There is conclusive or substantial evidence that cannabis or cannabinoids are effective:
For the treatment for chronic pain in adults
Antiemetics in the treatment of chemotherapy-induced nausea and vomiting
For improving patient-reported multiple sclerosis spasticity symptoms (oral cannabinoids)

There is moderate evidence that cannabis or cannabinoids are effective for:
Improving short-term sleep outcomes in individuals with sleep disturbance associated with obstructive sleep apnea syndrome, fibromyalgia, chronic pain, and multiple sclerosis

There is limited evidence that cannabis or cannabinoids are effective for:
Increasing appetite and decreasing weight loss associated with HIV/AIDS
Improving clinician-measured multiple sclerosis spasticity symptoms
Improving symptoms of Tourette syndrome (THC capsules)
Improving anxiety symptoms, as assessed by a public speaking test, in individuals with social anxiety disorders
Improving symptoms of post-traumatic stress disorder

There is limited evidence of a statistical association between cannabinoids and:
Better outcomes (i.e., mortality, disability) after a traumatic brain injury or intracranial hemorrhage

There is limited evidence that cannabis or cannabinoids are ineffective for:
Improving symptoms associated with dementia
Improving intraocular pressure associated with glaucoma
Reducing depressive symptoms in individuals with chronic pain or multiple sclerosis

Hardly any of this information is definitive – at least in the U.S. - because, as NORML reported in 2010:

”Lawmakers and health regulators demand clinical studies on the safety and efficacy of medical cannabis, but the federal agency in charge of such research bars these investigations from ever taking place...

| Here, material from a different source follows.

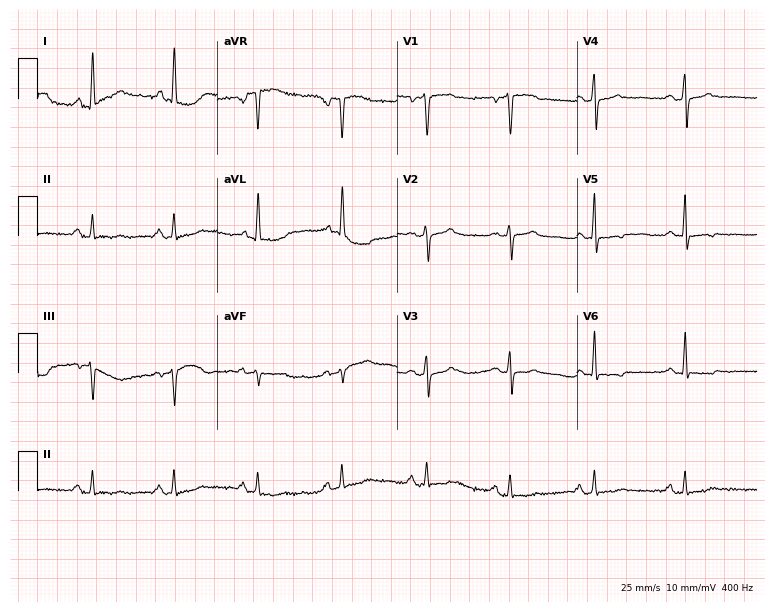
Electrocardiogram, a 38-year-old female. Of the six screened findings (first-degree AV block, right bundle branch block (RBBB), left bundle branch block (LBBB), sinus bradycardia, atrial fibrillation (AF), sinus tachycardia), none is recorded. Findings outside these six are not listed.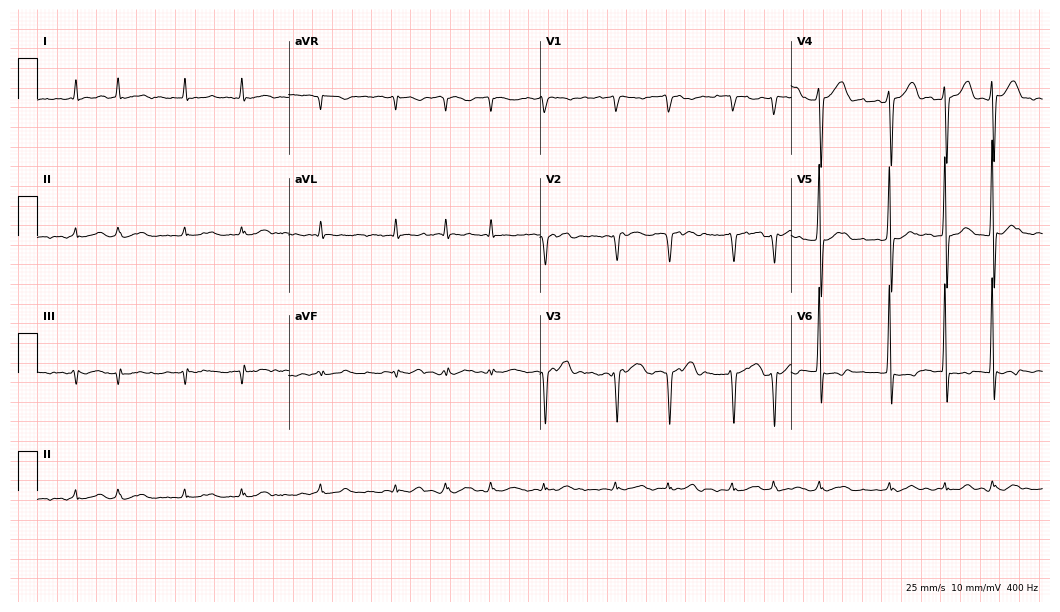
Electrocardiogram (10.2-second recording at 400 Hz), a male, 73 years old. Of the six screened findings (first-degree AV block, right bundle branch block (RBBB), left bundle branch block (LBBB), sinus bradycardia, atrial fibrillation (AF), sinus tachycardia), none is recorded. Only these six findings were labelled.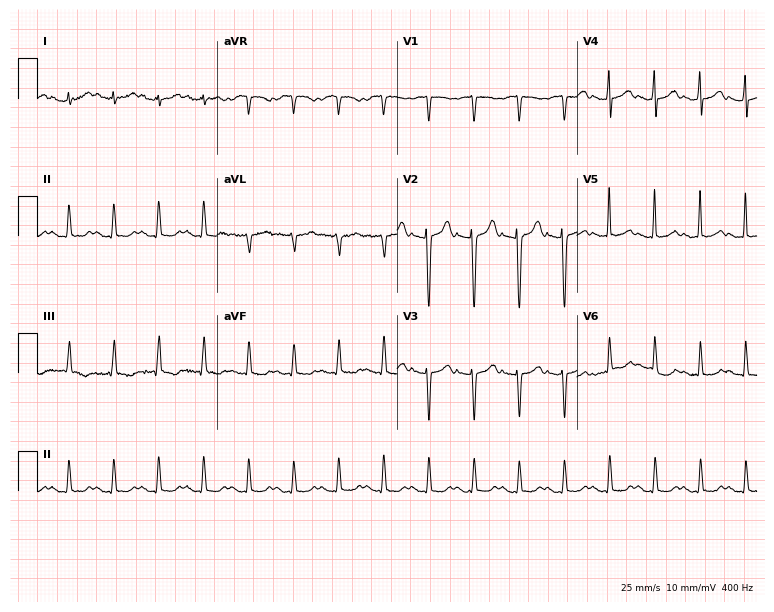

“Under federal law, the National Institute of Drug Abuse – NIDA - (along with the U.S. Drug Enforcement Administration) must approve all clinical and preclinical research involving marijuana.

“NIDA strictly controls which investigators are allowed access to the federal government’s lone research supply of pot – which is authorized via a NIDA contract and cultivated and stored at the University of Mississippi.”

Nothing has changed with the federal government's position toward cannabis research since this report.

POTENTIAL SIDE EFFECTS OF USING CANNABIS
If you can stand one more list, here is a one about possible side effects of from the same study [pdf] done by the U.S. National Academies of Science and published in January 2017:

Substantial evidence:
Statistical association between cannabis smoking and worse respiratory symptoms in respiratory disease with long-term cannabis smoking
Increased risk of motor vehicle crashes
Development of schizophrenia or other psychoses, with the highest risk among the most frequent users
Statistical association between increases in cannabis use frequency and progression to developing problem cannabis use

Moderate evidence:
No statistical association between smoking cannabis and incidence of lung cancer
Impairment in cognitive domains of learning, memory and attention (acute cannabis use)
Small increased risk for development of depressive disorders

Increased risk of suicide ideation and suicide attempts with a higher incidence among heavier users
Increased incidence of social anxiety disorder with regular cannabis use
Being male and smoking cigarettes are risk factors for the progression of cannabis use to developing problem cannabis use
Major depressive disorder is a risk factor for the development of problem cannabis use

Limited or no evidence:
Increased risk of acute myocardial infarction
Statistical association between cannabis smoking and developing chronic obstructive pulmonary disease
Statistical association between cannabis use and death due to cannabis overdose

Due to the lack of research, I don't buy a lot of this list – especially those in the moderate, limited and no evidence categories which is why, with so much anecdotal evidence of the therapeutic value of cannabis, the federal government needs to catch up with the 30 states and approve the research.

Whether the FDA, Attorney General Jeff Sessions or anyone else in the federal government likes it or not, it is only a matter of time now until cannabis is accepted as both a medical treatment and for recreational use, as alcohol is accepted.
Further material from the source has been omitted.